I know, that sound velocity depends on temperature, humidity and atmosphere pressure level, but was surprised, when AutoCAD plans had showed practically the same results (9920x8650x5500 mm concrete walls and floor-ceiling). Maybe this is a simple method for hided hard walls determination?


----------



## Zeitgeist (Apr 4, 2009)

basscleaner said:


> Recently I did acoustical measurements at new recordings studio in Astana (town – capital of Kazakhstan). Unfortunately, there were not any architectural documents, but it was need to know the height of the room. There was not any stairway, the height was too high to use a chair or table. After some minute thinking, I’ve carried measurements of LF resonances in the room by ETF 5.8 and got this values: 31; 39; 43; 49; 52; 59 Hz. Next step was to calculate frequencies by well known formulas and to compare. I’ve got the same magnitudes at dimensions 9.9x8,7x5,5 m. So, the height 5,5 meters was determined, however, I was not sure, that it’s truth.
> I know, that sound velocity depends on temperature, humidity and atmosphere pressure level, but was surprised, when AutoCAD plans had showed practically the same results (9920x8650x5500 mm concrete walls and floor-ceiling). Maybe this is a simple method for hided hard walls determination?


That's an interesting idea to use acoustical measurements to derive dimensions.
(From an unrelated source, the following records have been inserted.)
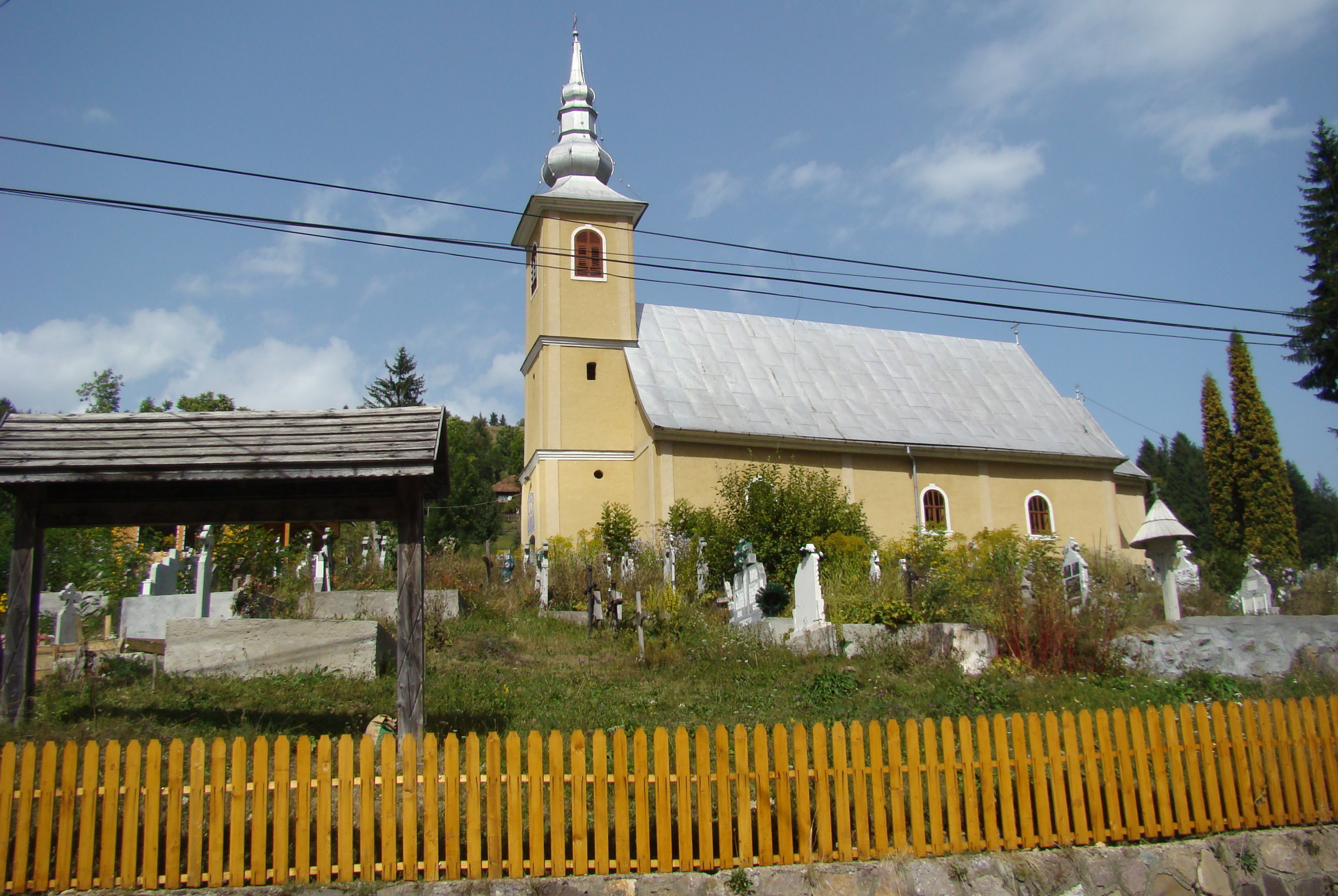 Biserica ortodoxă din Scărișoara, județul Alba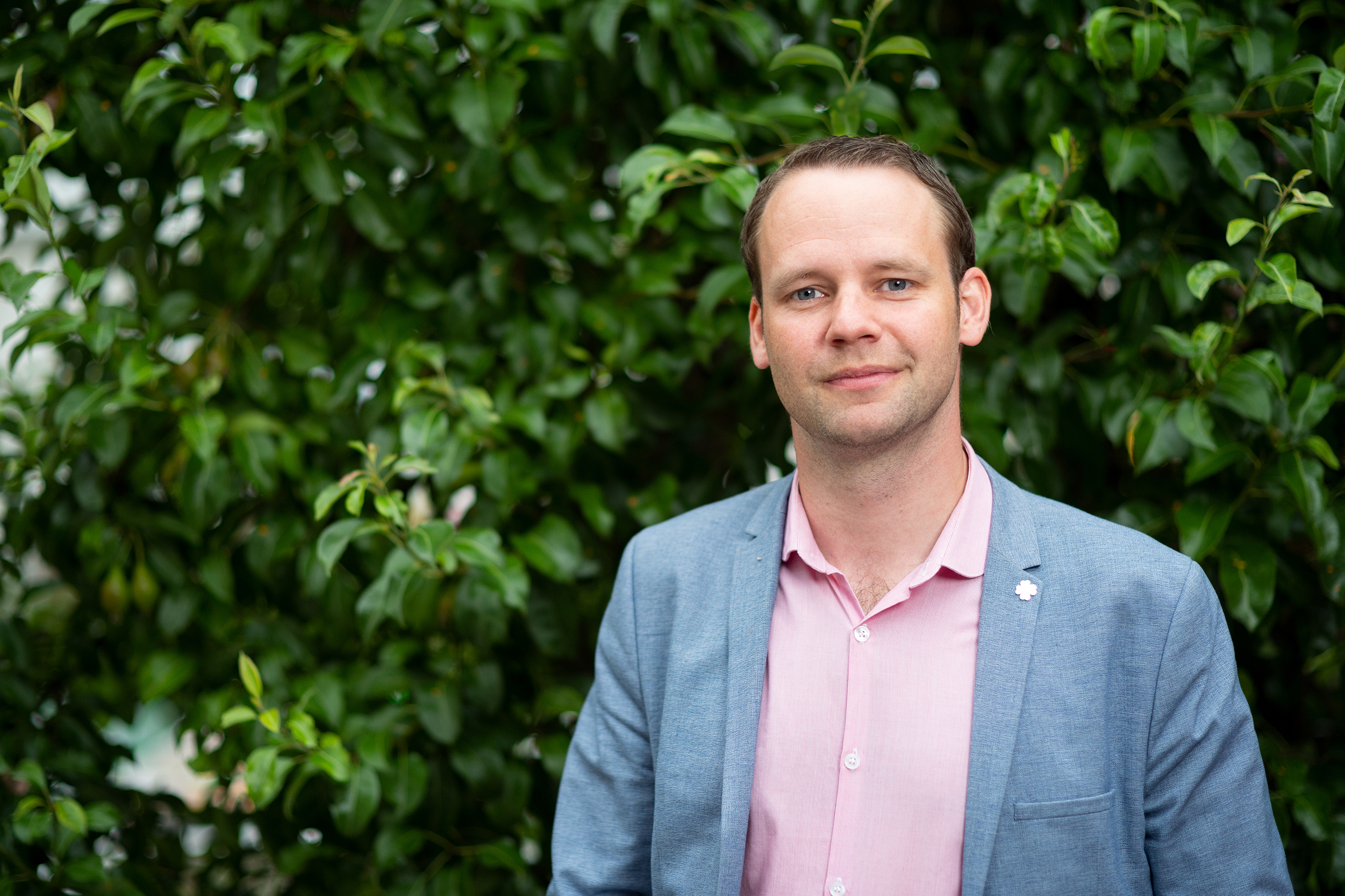 Rickard Nordin, Riksdagsledamot för Centerpartiet.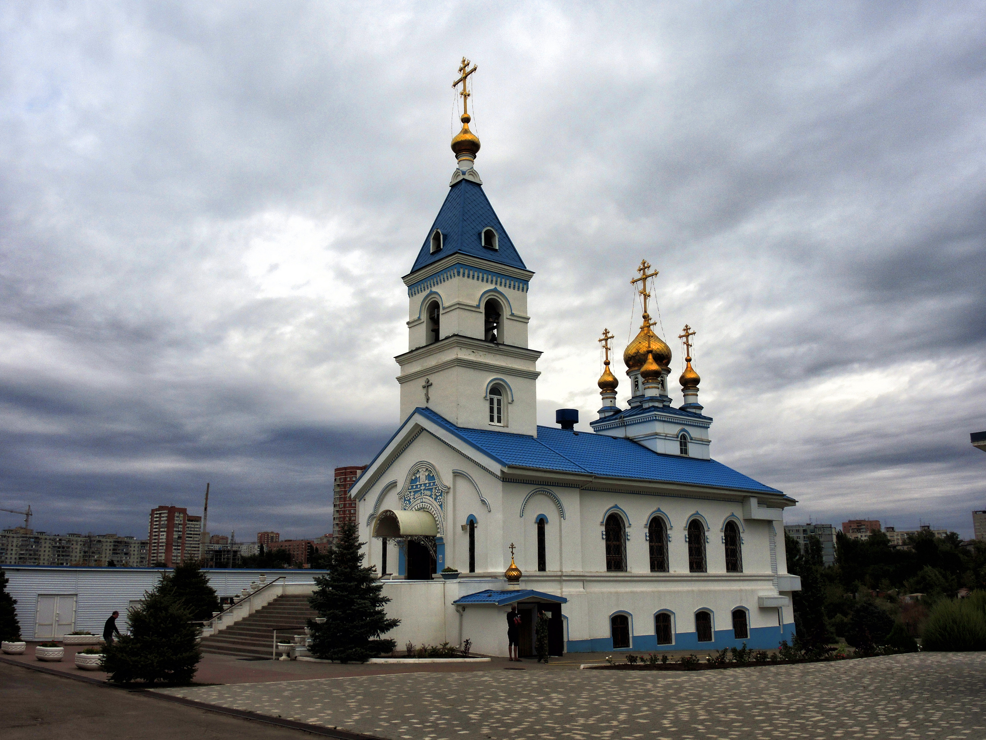 Иверская церковь, Монастырь Троицко-Алексеевский женский: улица Неклиновская, 3 (Северный жилой монастырь), Ростов-на-Дону, Ростовская область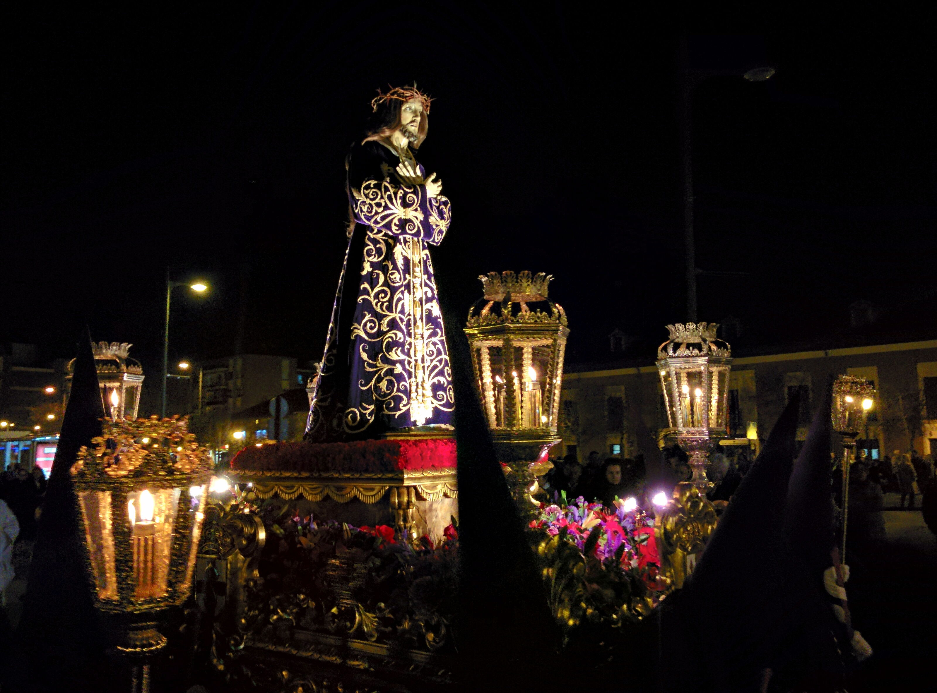 Procesión del Miércoles Santo. Archicofradía de Nuestro Padre Jesús Nazareno, Aranjuez (Madrid, España). This is a photography of a Folklore festival in Spain (Wikidata id Q47119796).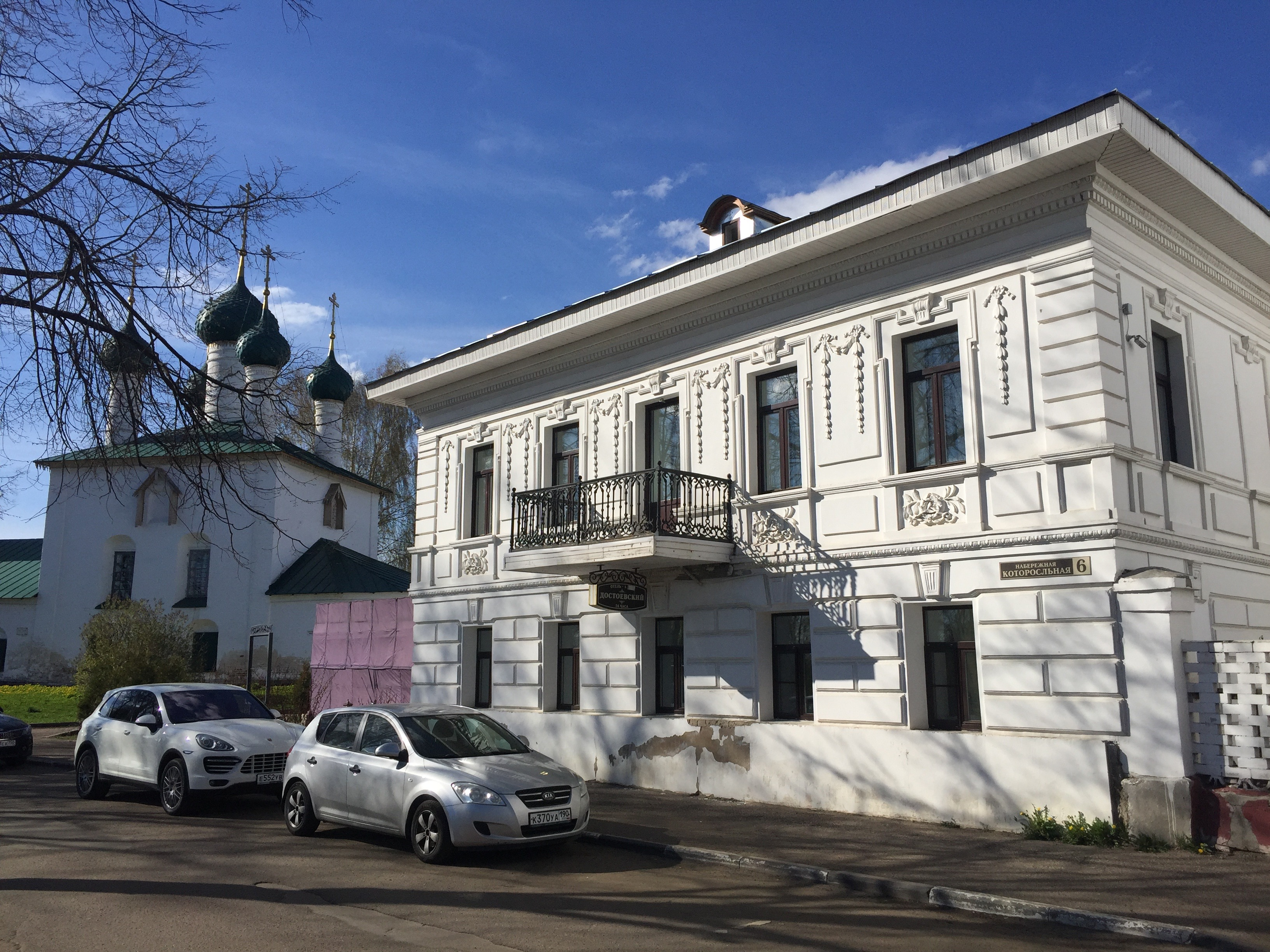 Центр города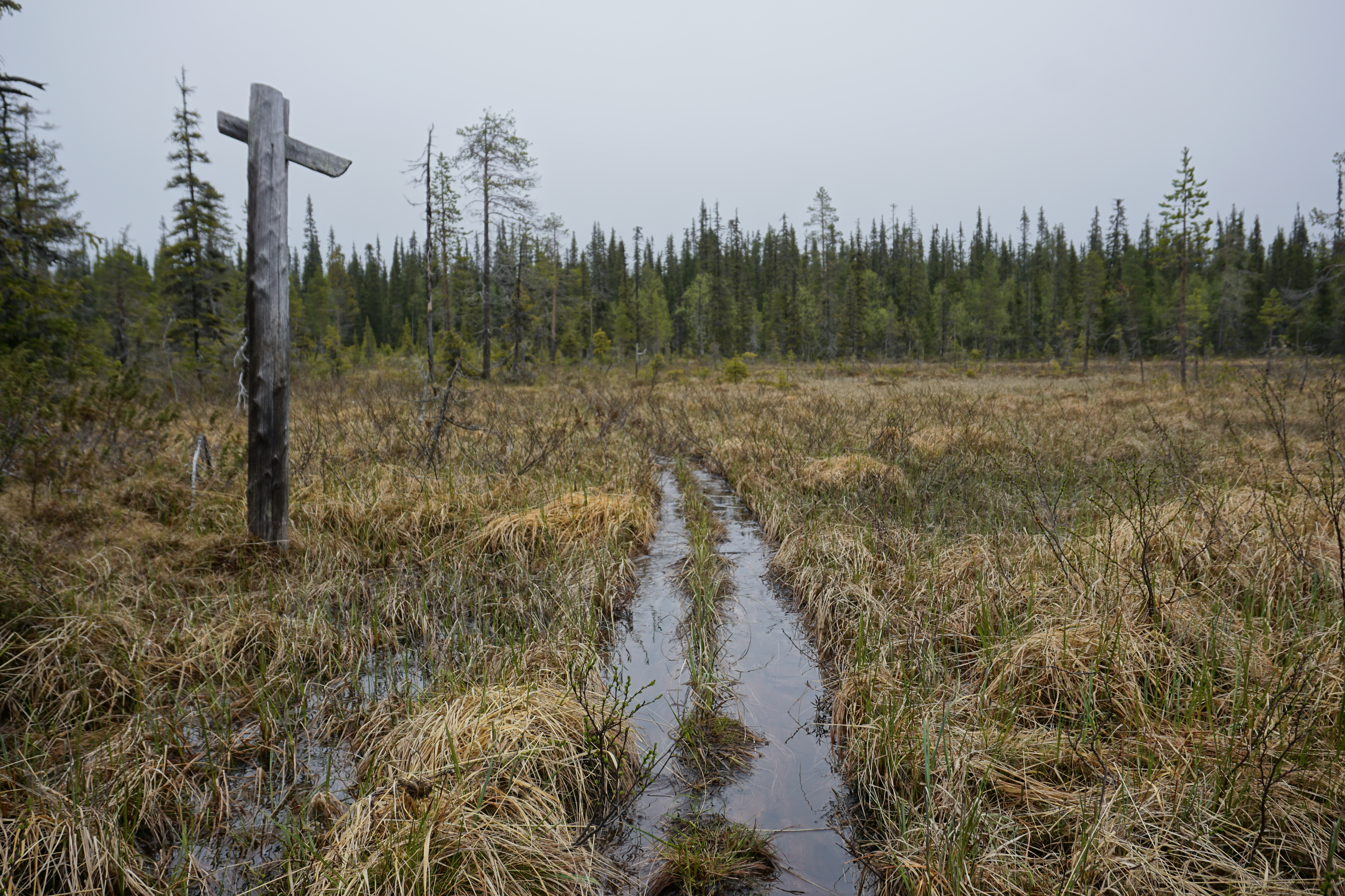 Ruijanpolku; historical road in Finland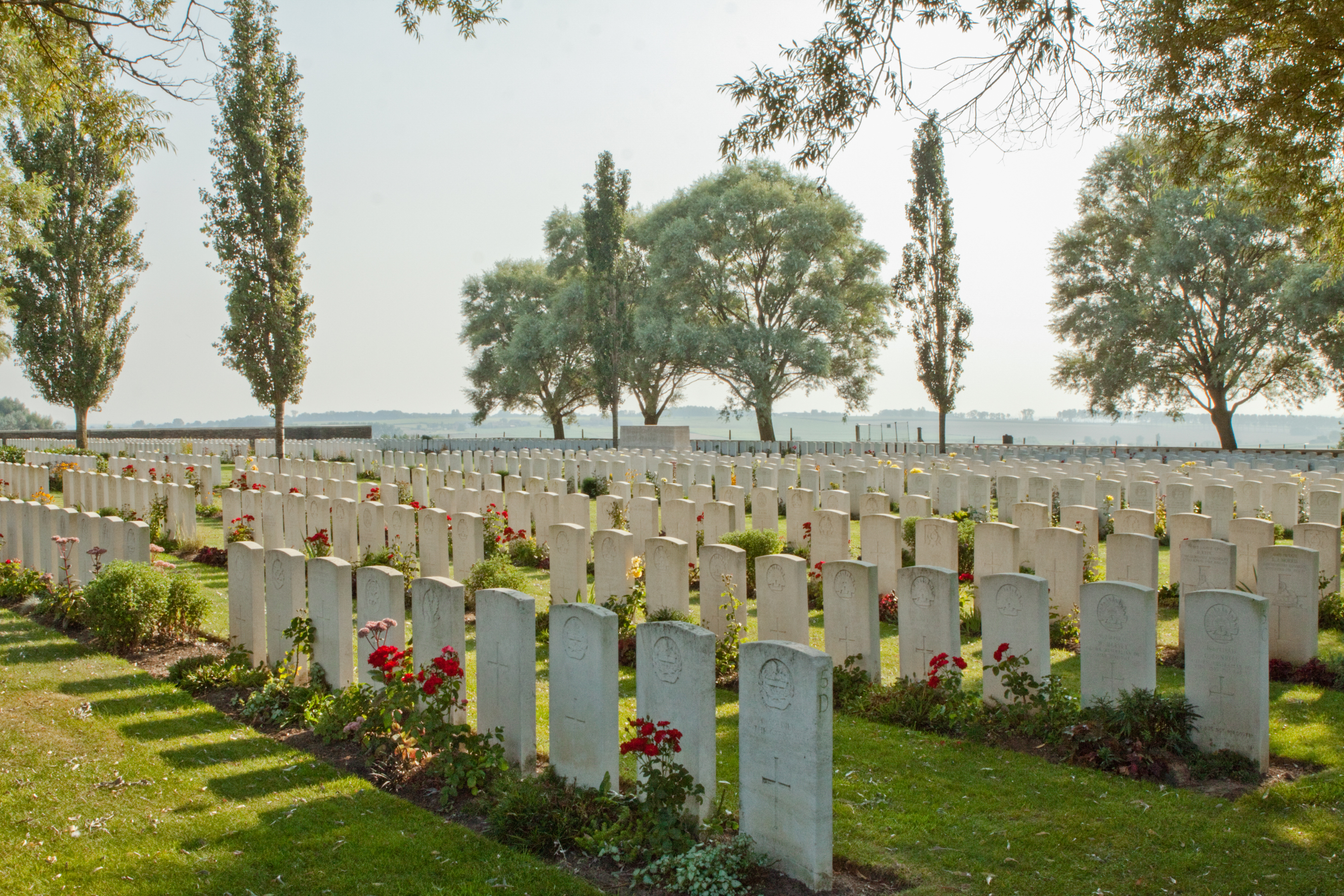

In my experience the modes have been close to the dimensions, but are never 100% accurate. Rare to have a true box. 

I've used an Ultrasonic tape measure for some measurements on hard surfaces that has worked pretty well - for spaces that are difficult to get to. 

Interesting to hear your experience.


----------



## basscleaner (Aug 22, 2011)

Real dimensions determinations by FURDD (Frequencies Use for Real Dimensions Determination) cannot be accurate method, no doubts. Obviously, we can discuss approximation, based on sufficient amount of measured eigenvalues (or eigenfrequencies), which corresponds calculations with good accuracy. Anyway, this is a subject of science work with not evident perspectives of practical use. Unfortunately, I’ve got no any opportunity to continue this interesting investigation right now.:huh:


----------